There are various interests that are targeted towards the cognition-based ideologies of rape. These are driven by certain specific notions such as:

The distortion of the rapists' cognition makes them to minimize, justify and even rationalize their acts of rape.

The rapists may misunderstand certain signals

The rapists may lack social skills as well as lack empathy

The later feminist theories postulate that an increase in the level of women's equality would in the long run lead to a reduction in the prevalence of rape in the society.

Theoretical perspective

Sociological imagination

The sociological imagination of rape as portrayed by the work of Kendall (1996) has the following postulates:

Rape is a personal trouble

This is depicted when we consider the rape victim as being responsible for the occurrence of the rape. This is despite the fact that various other causes may be largely beyond the control of the victim

Rape depicted a personal issue

In this case, w considers rape a societal problem. This is in light of the statistics such as the occurrence of rape every five minutes which is widely condemned. This in consideration of the fact that about 16% of the rape victims do report the crime to the various police departments (National Victim Center, 1992).This shows very well that rape is depicted in the public domain and never is it depicted as a personal problem for the rape victim. The arguments are therefore numerous and are packed with various forms of theoretical arguments like the neo-Marxism and the feminism perspective under the Conflict perspectives.

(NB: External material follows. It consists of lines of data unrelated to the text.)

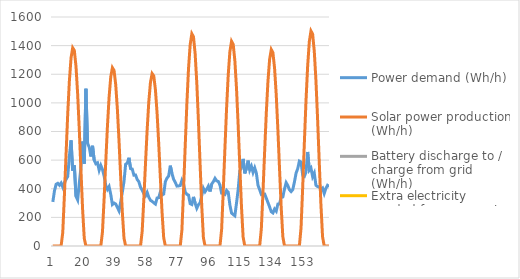
| Category | Power demand (Wh/h) | Solar power production (Wh/h) | Battery discharge to / charge from grid (Wh/h) | Extra electricity needed from generator (Wh/h) |
|---|---|---|---|---|
| 0 | 307.889 | 0 |  |  |
| 1 | 386 | 0 |  |  |
| 2 | 431.333 | 0 |  |  |
| 3 | 438 | 0 |  |  |
| 4 | 424.667 | 0 |  |  |
| 5 | 440.111 | 0 |  |  |
| 6 | 411.667 | 93.6 |  |  |
| 7 | 444.444 | 355.2 |  |  |
| 8 | 465 | 643.2 |  |  |
| 9 | 486.111 | 921.6 |  |  |
| 10 | 627.333 | 1152 |  |  |
| 11 | 737.778 | 1312.8 |  |  |
| 12 | 526.444 | 1384.8 |  |  |
| 13 | 563.556 | 1365.6 |  |  |
| 14 | 346.556 | 1255.2 |  |  |
| 15 | 322.222 | 1063.2 |  |  |
| 16 | 439.444 | 811.2 |  |  |
| 17 | 549.778 | 528 |  |  |
| 18 | 729.778 | 254.4 |  |  |
| 19 | 575.556 | 52.8 |  |  |
| 20 | 1099 | 0 |  |  |
| 21 | 717.222 | 0 |  |  |
| 22 | 690 | 0 |  |  |
| 23 | 625.556 | 0 |  |  |
| 24 | 700.222 | 0 |  |  |
| 25 | 599.667 | 0 |  |  |
| 26 | 574.667 | 0 |  |  |
| 27 | 581 | 0 |  |  |
| 28 | 529.444 | 0 |  |  |
| 29 | 563.222 | 0 |  |  |
| 30 | 534.556 | 98.4 |  |  |
| 31 | 488.889 | 331.2 |  |  |
| 32 | 423.444 | 590.4 |  |  |
| 33 | 395.667 | 835.2 |  |  |
| 34 | 415.111 | 1039.2 |  |  |
| 35 | 360.556 | 1180.8 |  |  |
| 36 | 290 | 1245.6 |  |  |
| 37 | 300.111 | 1226.4 |  |  |
| 38 | 293.222 | 1128 |  |  |
| 39 | 269.889 | 957.6 |  |  |
| 40 | 245.667 | 734.4 |  |  |
| 41 | 307.222 | 484.8 |  |  |
| 42 | 375.889 | 237.6 |  |  |
| 43 | 449.778 | 55.2 |  |  |
| 44 | 571.556 | 0 |  |  |
| 45 | 579.222 | 0 |  |  |
| 46 | 616.444 | 0 |  |  |
| 47 | 540.222 | 0 |  |  |
| 48 | 537.444 | 0 |  |  |
| 49 | 495 | 0 |  |  |
| 50 | 495.778 | 0 |  |  |
| 51 | 464.556 | 0 |  |  |
| 52 | 448.778 | 0 |  |  |
| 53 | 410.333 | 0 |  |  |
| 54 | 390.222 | 103.2 |  |  |
| 55 | 365.222 | 328.8 |  |  |
| 56 | 350.444 | 576 |  |  |
| 57 | 374.556 | 811.2 |  |  |
| 58 | 341.111 | 1008 |  |  |
| 59 | 319 | 1142.4 |  |  |
| 60 | 312.444 | 1204.8 |  |  |
| 61 | 301.444 | 1188 |  |  |
| 62 | 292.778 | 1092 |  |  |
| 63 | 335.222 | 928.8 |  |  |
| 64 | 338 | 715.2 |  |  |
| 65 | 378.556 | 472.8 |  |  |
| 66 | 356 | 237.6 |  |  |
| 67 | 362.889 | 57.6 |  |  |
| 68 | 449.667 | 0 |  |  |
| 69 | 474.667 | 0 |  |  |
| 70 | 488.778 | 0 |  |  |
| 71 | 561.222 | 0 |  |  |
| 72 | 506.222 | 0 |  |  |
| 73 | 466 | 0 |  |  |
| 74 | 444.778 | 0 |  |  |
| 75 | 418.556 | 0 |  |  |
| 76 | 419.667 | 0 |  |  |
| 77 | 422.333 | 0 |  |  |
| 78 | 458.667 | 110.4 |  |  |
| 79 | 432 | 391.2 |  |  |
| 80 | 377.444 | 698.4 |  |  |
| 81 | 361 | 993.6 |  |  |
| 82 | 355.778 | 1238.4 |  |  |
| 83 | 295.667 | 1406.4 |  |  |
| 84 | 289.889 | 1483.2 |  |  |
| 85 | 343 | 1461.6 |  |  |
| 86 | 299 | 1344 |  |  |
| 87 | 263.778 | 1140 |  |  |
| 88 | 288.667 | 871.2 |  |  |
| 89 | 301.333 | 571.2 |  |  |
| 90 | 352.556 | 278.4 |  |  |
| 91 | 402.889 | 57.6 |  |  |
| 92 | 379.222 | 0 |  |  |
| 93 | 396.778 | 0 |  |  |
| 94 | 418.444 | 0 |  |  |
| 95 | 381 | 0 |  |  |
| 96 | 433.111 | 0 |  |  |
| 97 | 449.333 | 0 |  |  |
| 98 | 472.556 | 0 |  |  |
| 99 | 455.111 | 0 |  |  |
| 100 | 450.889 | 0 |  |  |
| 101 | 426 | 0 |  |  |
| 102 | 369.222 | 115.2 |  |  |
| 103 | 366.222 | 384 |  |  |
| 104 | 359.889 | 681.6 |  |  |
| 105 | 388.222 | 962.4 |  |  |
| 106 | 375.667 | 1195.2 |  |  |
| 107 | 287.222 | 1358.4 |  |  |
| 108 | 230.444 | 1430.4 |  |  |
| 109 | 219.889 | 1408.8 |  |  |
| 110 | 211 | 1296 |  |  |
| 111 | 299.444 | 1101.6 |  |  |
| 112 | 394.333 | 844.8 |  |  |
| 113 | 524.222 | 556.8 |  |  |
| 114 | 548.556 | 276 |  |  |
| 115 | 608.667 | 62.4 |  |  |
| 116 | 507.556 | 0 |  |  |
| 117 | 541.889 | 0 |  |  |
| 118 | 596.778 | 0 |  |  |
| 119 | 530.444 | 0 |  |  |
| 120 | 557.333 | 0 |  |  |
| 121 | 514 | 0 |  |  |
| 122 | 546 | 0 |  |  |
| 123 | 509.111 | 0 |  |  |
| 124 | 423.889 | 0 |  |  |
| 125 | 393.111 | 0 |  |  |
| 126 | 360.111 | 120 |  |  |
| 127 | 364 | 376.8 |  |  |
| 128 | 364 | 660 |  |  |
| 129 | 334.222 | 928.8 |  |  |
| 130 | 303.556 | 1149.6 |  |  |
| 131 | 273.556 | 1303.2 |  |  |
| 132 | 239.556 | 1372.8 |  |  |
| 133 | 231.111 | 1351.2 |  |  |
| 134 | 258.333 | 1243.2 |  |  |
| 135 | 243.556 | 1058.4 |  |  |
| 136 | 293 | 813.6 |  |  |
| 137 | 295.444 | 540 |  |  |
| 138 | 339.444 | 271.2 |  |  |
| 139 | 342.778 | 64.8 |  |  |
| 140 | 398.222 | 0 |  |  |
| 141 | 442.556 | 0 |  |  |
| 142 | 422.556 | 0 |  |  |
| 143 | 393 | 0 |  |  |
| 144 | 380.111 | 0 |  |  |
| 145 | 394 | 0 |  |  |
| 146 | 446.889 | 0 |  |  |
| 147 | 509 | 0 |  |  |
| 148 | 540.556 | 0 |  |  |
| 149 | 593.111 | 0 |  |  |
| 150 | 586.778 | 127.2 |  |  |
| 151 | 493.889 | 410.4 |  |  |
| 152 | 486.222 | 720 |  |  |
| 153 | 515.889 | 1015.2 |  |  |
| 154 | 657.111 | 1257.6 |  |  |
| 155 | 529.444 | 1428 |  |  |
| 156 | 544.556 | 1502.4 |  |  |
| 157 | 484.556 | 1480.8 |  |  |
| 158 | 509.556 | 1360.8 |  |  |
| 159 | 424.222 | 1156.8 |  |  |
| 160 | 415.111 | 888 |  |  |
| 161 | 413.222 | 588 |  |  |
| 162 | 396.667 | 292.8 |  |  |
| 163 | 405.333 | 64.8 |  |  |
| 164 | 367.111 | 0 |  |  |
| 165 | 402.333 | 0 |  |  |
| 166 | 423.778 | 0 |  |  |
| 167 | 415.667 | 0 |  |  |

Structural functionalism view of rape

The functionalist's view of the society has an emphasis on the importance of sharing certain moral values as well as strong societal bonds. This is due the importance of having stability in the society. When exposed to rapid social changes such as urbanization and industrialization, certain moral values tend to get eroded. This leads individuals to be uncertain on the best ways of reacting to the rapid changes. The rapid social changes may erode the various traditional functions of the society and its related institutions such as schools, family and religion. This leads these institutions to become less effective in the creation of a shared moral standard. This view can be used or rather cited in order to justify the high rate of rape in areas that experience elevated levels of divorce, high rates of tourists and high rate of geographical mobility (Baron and Straus, 1989). The best recommendation that should be adopted is the fostering of high levels of moral values such as religion, education and family. The criminal justice system too should be harsh and swift in the prevention of the offenders in committing rape.